# Do any of you take medicine for ADD/ADHD?



## iio (Mar 10, 2008)

Im thinking of going on Adderal which is a medication to help you focus.  But I hear it can be addicting? Im in college and have a hard time studying and focusing, my mind is always somewhere else thinking of things to do and etc. I try to focus on my professors but I tend to drift away and when it comes to studying even if Im in a nice quiet library I tend to drift off as well.  I was never like this until my Junior year of highschool, I dont know why but its not like I dont like school or dont want to go to school.  It happens at work too.  I mean its not like im going through rough times because my life right now is pretty good.   

I just want to know if any of you are on any medications for ADD/ADHD? and what your experiences are like or were like.  I know its best to talk to my doctor (which I will soon) but I just want to get other people's advice, opinions, and experiences on this subject


----------



## Willa (Mar 10, 2008)

I don't know about medecine but I know what you're talking about... I realized 5 years ago that I had trouble concentrating, focusing on what I have to do, even listen when people talk...

But chose not to take any medecine for it.
A Dr I met gave me some pills (can't remember the name) and changed 2 times the amount, I really disliked it because I started being depressed... which is really not my type! I was crying all the time when I was on it... really hated it! 
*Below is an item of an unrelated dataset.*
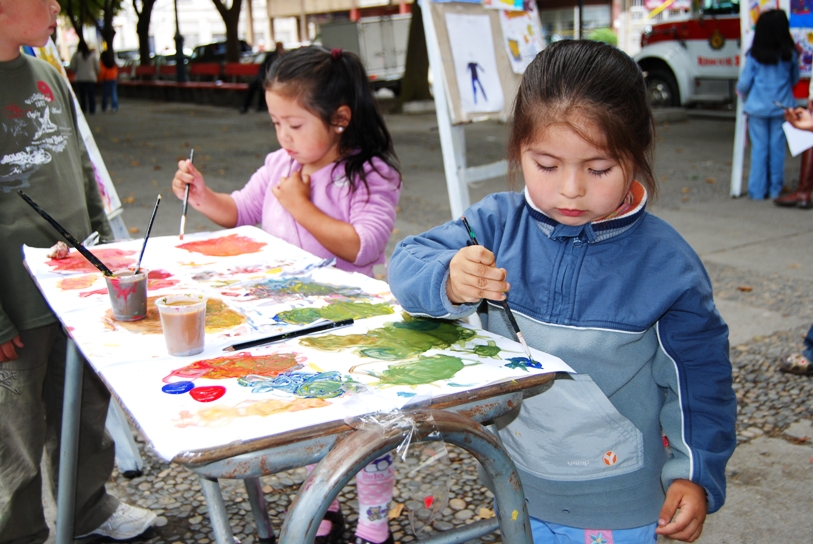 La municipalidad de Talcahuano realizó actividades para niños cuyas familias fueron afectadas por el terremoto de 2010 en Chile.

I don't know if I did the right thing by stoping the medecine but I chose to work a little bit harder with my complicated mind, instead of being on pills for the rest of my life.


----------



## MiCHiE (Mar 10, 2008)

The situations you've described sound normal. Why do you think you need meds?


----------



## NutMeg (Mar 10, 2008)

I have ADD, but I haven't been on medication since I was little, so I guess I can't be too helpful in that aspect. I just wanted to mention that having trouble concentrating and drifting off while studying is something that happens to most if not all university students, so I'd be careful about rushing to a diagnosis. If I were you I'd look into other options, like getting more sleep (which can do wonders for concentration), taking time to relax throughout the day so that when the time comes to focus you can, trying to discover the best way for you to study and the best times of day for concentrating so you can better schedule classes and studying. Good luck!


----------



## jillianjiggs (Mar 10, 2008)

Quote:

   Originally Posted by *♥MiCHiE♥* 

 
_The situations you've described sound normal. Why do you think you need meds?_

 
exactly. just sounds like you're bored - i can't concentrate on work, lectures or schoolwork either sometimes because it's not always interesting.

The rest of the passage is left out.